Both the Sanusi AU505 and AU555 have different voltages for different sections within the circuit, similar to the approach used on tube amps, with a resistor and capacitor for each voltage. The electrolytic capacitors should be replaced and uprated; for example the AU505 uses a 100uf  50v electrolytic for supplying the B4 power rail, which provides power to phono, volume and tone stages, with an additional decoupling capacitor for the phone stage (C4 = 470uf 35v). I increased these to 1000uf low impedance types.
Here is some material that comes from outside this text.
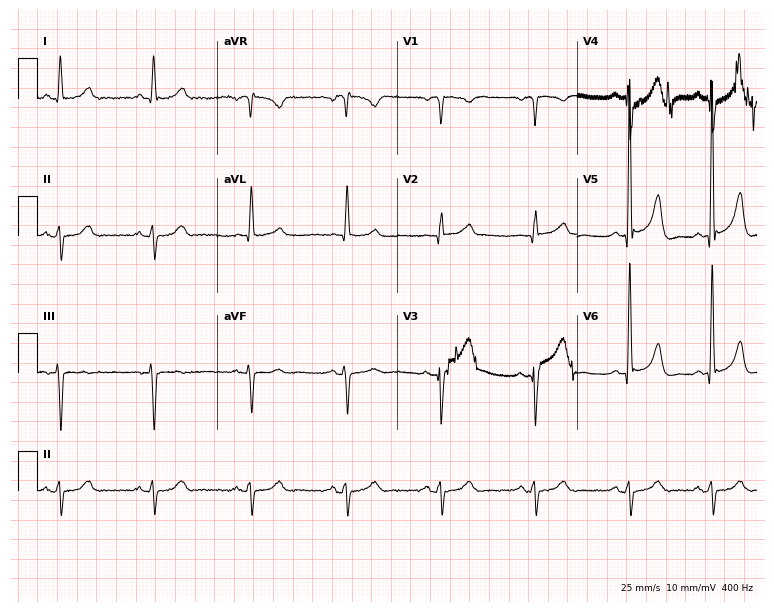
Electrocardiogram, a male, 84 years old. Of the six screened findings (first-degree AV block, right bundle branch block, left bundle branch block, sinus bradycardia, atrial fibrillation, sinus tachycardia), none is recorded.

The Luxman has a single voltage for all the circuitry, and with all of the decoupling caps (C119 = 470uf 25v, C117 = 10uf 25v and C109 = 33uf 6.3v) I increased them to 1000uf, 100uf and 100uf respectively. All of these amps use a single sided supply – that is, only positive DC voltage, rather than the more common dual supply of positive and negative DC used in modern amplifiers. The output transistors are all NPN types.

It is worth replacing many of the smaller transistors used in the preamp and VAS stages of these amps as many are known to be noisy. For example, in the Luxman, I replaced all the 2SC693 with KSC1845 and in the Sansui AU555 and AU505, replaced the 2SC871 with KSC1845. These replacements have made a measurable reduction in the noise floor.

The impact of all these upgrades is a measurable reduction in the distortion the amplifier adds to the signal, which for the AU555A was an order of magnitude, that is the original specification was 0.5% distortion at rated output, whereas after the refurbishment this became 0.05%. The AU505 was similar, with 0.5% being the original specifications and 0.09% being the result after refurbishment.

 And finally clean all the switches and controls with DeoxIT, as here the noise demons live

Thanks to all on AudioKarma and Diyaudio from whom I have learned so much, and if you are thinking of working on the Sansui’s Leestereo’s Audiokarma forum postings are essential reading.